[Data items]
★ ★ ★

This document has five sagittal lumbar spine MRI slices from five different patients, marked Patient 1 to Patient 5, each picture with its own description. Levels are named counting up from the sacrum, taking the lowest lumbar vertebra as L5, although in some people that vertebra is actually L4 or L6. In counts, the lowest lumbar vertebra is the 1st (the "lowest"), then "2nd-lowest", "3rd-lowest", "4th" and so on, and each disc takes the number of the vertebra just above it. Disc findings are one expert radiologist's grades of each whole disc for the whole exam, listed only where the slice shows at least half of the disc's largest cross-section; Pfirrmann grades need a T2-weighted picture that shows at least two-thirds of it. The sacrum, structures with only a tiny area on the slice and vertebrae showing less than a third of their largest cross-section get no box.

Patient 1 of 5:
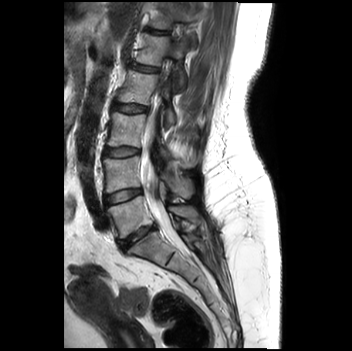 Lumbar spine MR, T2-weighted, sagittal, Slice spacing 3.2 mm, Sex F
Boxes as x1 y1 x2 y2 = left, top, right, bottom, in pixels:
T12 at 149 2 202 47, IVD L2/L3 at 112 102 148 112, L3 at 107 112 199 167, L3/L4 at 104 147 139 157, L5/S1 at 118 224 155 249, thecal sac / spinal canal at 142 89 184 248, L1/L2 at 129 62 159 72, L2 vertebra at 117 70 174 127, L4/L5 at 104 188 142 205, L1 at 135 33 186 89, T12/L1 at 146 28 168 34, L5 vertebra at 107 196 198 238, L4 at 103 156 194 198.

Radiological gradings:
- L2/L3: Pfirrmann grade 1
- L5/S1: Pfirrmann grade 4, disc narrowing, lower-endplate change, Modic type II, upper-endplate change
- L3/L4: Pfirrmann grade 1
- L1/L2: Pfirrmann grade 1
- L4/L5: Pfirrmann grade 2
- T12/L1: no Modic or endplate change, herniation, narrowing, bulging or spondylolisthesis recorded

Patient 2 of 5:
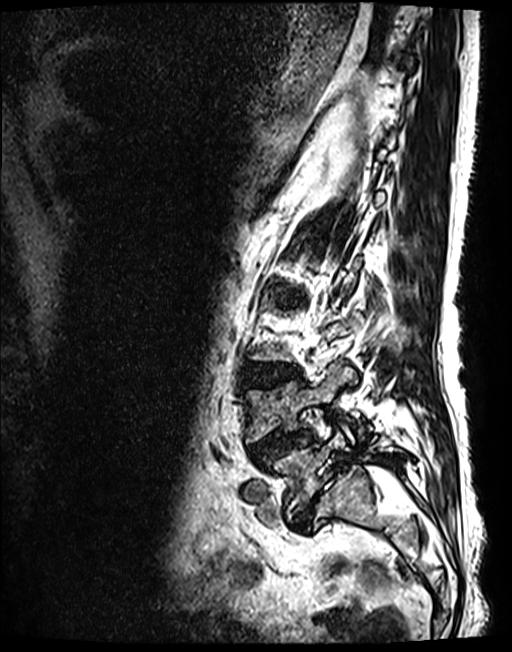 Sagittal slice index 96, Sagittal T2 SPACE (3D) lumbar spine MRI

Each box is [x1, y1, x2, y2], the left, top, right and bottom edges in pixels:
Structures:
- L5/S1 (lowest disc): [292, 476, 334, 531]
- IVD L3/L4 (3rd-lowest disc): [245, 364, 297, 387]
- L4/L5 (2nd-lowest disc): [251, 430, 313, 461]
- L5 (lowest vertebra): [269, 429, 410, 520]
- L4 (2nd-lowest vertebra): [247, 368, 357, 441]

Radiological gradings:
  L5/S1 (lowest disc): spondylolisthesis, Modic type II, disc herniation, disc narrowing
  L4/L5 (2nd-lowest disc): disc herniation, spondylolisthesis, disc narrowing, lower-endplate change, upper-endplate change
  L3/L4 (3rd-lowest disc): disc bulging, upper-endplate change, lower-endplate change

Patient 3 of 5:
Sagittal slice index 0, T1-weighted sagittal MRI of the lumbar spine
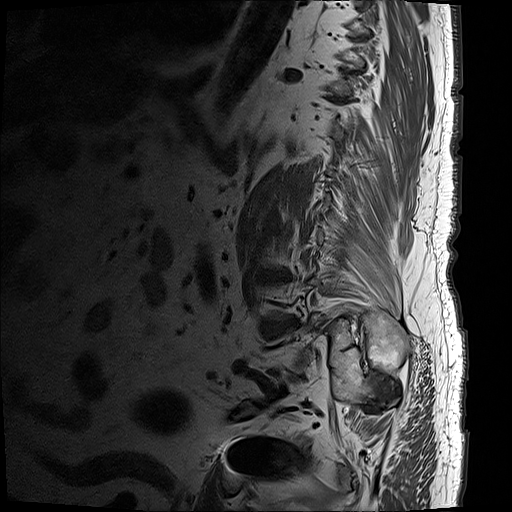

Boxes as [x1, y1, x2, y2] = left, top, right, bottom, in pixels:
Disc L3/L4 — [259, 270, 290, 280].
T10/T11 — [281, 68, 299, 79].
Disc L4/L5 — [260, 317, 299, 339].

Patient 4 of 5:
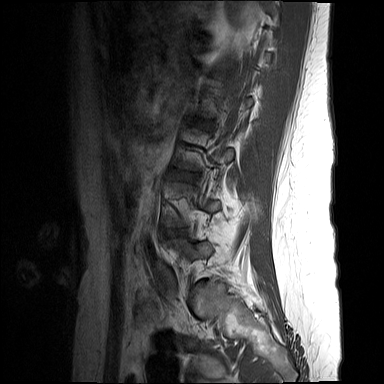 MRI lumbar spine (T1-weighted), sagittal plane. 384x384 px.

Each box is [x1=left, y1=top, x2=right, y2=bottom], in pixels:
Segmented structures:
• disc L3/L4 (3rd-lowest disc): [x1=177, y1=173, x2=194, y2=180]
• disc L4/L5 (2nd-lowest disc): [x1=168, y1=229, x2=186, y2=235]

Patient 5 of 5:
MRI lumbar spine (T2-weighted), sagittal plane. Image 1092x1095. Patient sex: F. 
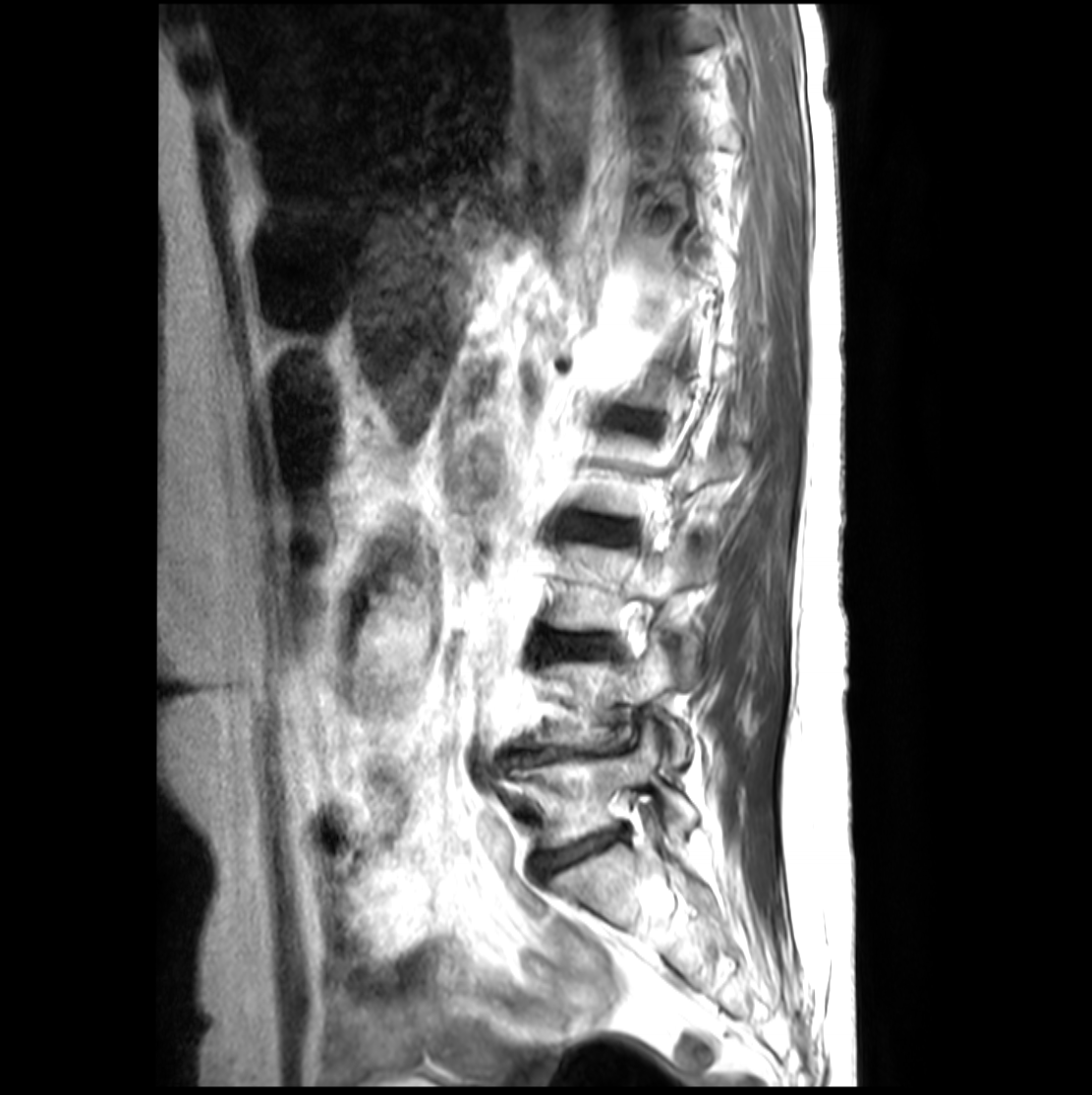
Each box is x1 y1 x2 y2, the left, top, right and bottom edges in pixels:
L5 (lowest vertebra): 511 721 697 847
L4/L5 (2nd-lowest disc): 511 747 606 762
L4 (2nd-lowest vertebra): 525 646 691 766
disc L5/S1 (lowest disc): 535 831 623 873
L2/L3 (4th disc): 567 517 633 542
disc L3/L4 (3rd-lowest disc): 539 636 611 657
L3 (3rd-lowest vertebra): 547 541 718 664

Per-level radiological findings:
• L3/L4 (3rd-lowest disc): upper-endplate change, lower-endplate change
• L5/S1 (lowest disc): disc bulging, disc narrowing
• L2/L3 (4th disc): lower-endplate change, upper-endplate change

★ ★ ★

_Task_
Output every record above word for word, omitting any pictures they contain.

_Completed exercise_
This document has five sagittal lumbar spine MRI slices from five different patients, marked Patient 1 to Patient 5, each picture with its own description. Levels are named counting up from the sacrum, taking the lowest lumbar vertebra as L5, although in some people that vertebra is actually L4 or L6. In counts, the lowest lumbar vertebra is the 1st (the "lowest"), then "2nd-lowest", "3rd-lowest", "4th" and so on, and each disc takes the number of the vertebra just above it. Disc findings are one expert radiologist's grades of each whole disc for the whole exam, listed only where the slice shows at least half of the disc's largest cross-section; Pfirrmann grades need a T2-weighted picture that shows at least two-thirds of it. The sacrum, structures with only a tiny area on the slice and vertebrae showing less than a third of their largest cross-section get no box.

Patient 1 of 5:
 Lumbar spine MR, T2-weighted, sagittal, Slice spacing 3.2 mm, Sex F
Boxes as x1 y1 x2 y2 = left, top, right, bottom, in pixels:
T12 at 149 2 202 47, IVD L2/L3 at 112 102 148 112, L3 at 107 112 199 167, L3/L4 at 104 147 139 157, L5/S1 at 118 224 155 249, thecal sac / spinal canal at 142 89 184 248, L1/L2 at 129 62 159 72, L2 vertebra at 117 70 174 127, L4/L5 at 104 188 142 205, L1 at 135 33 186 89, T12/L1 at 146 28 168 34, L5 vertebra at 107 196 198 238, L4 at 103 156 194 198.

Radiological gradings:
- L2/L3: Pfirrmann grade 1
- L5/S1: Pfirrmann grade 4, disc narrowing, lower-endplate change, Modic type II, upper-endplate change
- L3/L4: Pfirrmann grade 1
- L1/L2: Pfirrmann grade 1
- L4/L5: Pfirrmann grade 2
- T12/L1: no Modic or endplate change, herniation, narrowing, bulging or spondylolisthesis recorded

Patient 2 of 5:
 Sagittal slice index 96, Sagittal T2 SPACE (3D) lumbar spine MRI

Each box is [x1, y1, x2, y2], the left, top, right and bottom edges in pixels:
Structures:
- L5/S1 (lowest disc): [292, 476, 334, 531]
- IVD L3/L4 (3rd-lowest disc): [245, 364, 297, 387]
- L4/L5 (2nd-lowest disc): [251, 430, 313, 461]
- L5 (lowest vertebra): [269, 429, 410, 520]
- L4 (2nd-lowest vertebra): [247, 368, 357, 441]

Radiological gradings:
  L5/S1 (lowest disc): spondylolisthesis, Modic type II, disc herniation, disc narrowing
  L4/L5 (2nd-lowest disc): disc herniation, spondylolisthesis, disc narrowing, lower-endplate change, upper-endplate change
  L3/L4 (3rd-lowest disc): disc bulging, upper-endplate change, lower-endplate change

Patient 3 of 5:
Sagittal slice index 0, T1-weighted sagittal MRI of the lumbar spine

Boxes as [x1, y1, x2, y2] = left, top, right, bottom, in pixels:
Disc L3/L4 — [259, 270, 290, 280].
T10/T11 — [281, 68, 299, 79].
Disc L4/L5 — [260, 317, 299, 339].

Patient 4 of 5:
 MRI lumbar spine (T1-weighted), sagittal plane. 384x384 px.

Each box is [x1=left, y1=top, x2=right, y2=bottom], in pixels:
Segmented structures:
• disc L3/L4 (3rd-lowest disc): [x1=177, y1=173, x2=194, y2=180]
• disc L4/L5 (2nd-lowest disc): [x1=168, y1=229, x2=186, y2=235]

Patient 5 of 5:
MRI lumbar spine (T2-weighted), sagittal plane. Image 1092x1095. Patient sex: F. 
Each box is x1 y1 x2 y2, the left, top, right and bottom edges in pixels:
L5 (lowest vertebra): 511 721 697 847
L4/L5 (2nd-lowest disc): 511 747 606 762
L4 (2nd-lowest vertebra): 525 646 691 766
disc L5/S1 (lowest disc): 535 831 623 873
L2/L3 (4th disc): 567 517 633 542
disc L3/L4 (3rd-lowest disc): 539 636 611 657
L3 (3rd-lowest vertebra): 547 541 718 664

Per-level radiological findings:
• L3/L4 (3rd-lowest disc): upper-endplate change, lower-endplate change
• L5/S1 (lowest disc): disc bulging, disc narrowing
• L2/L3 (4th disc): lower-endplate change, upper-endplate change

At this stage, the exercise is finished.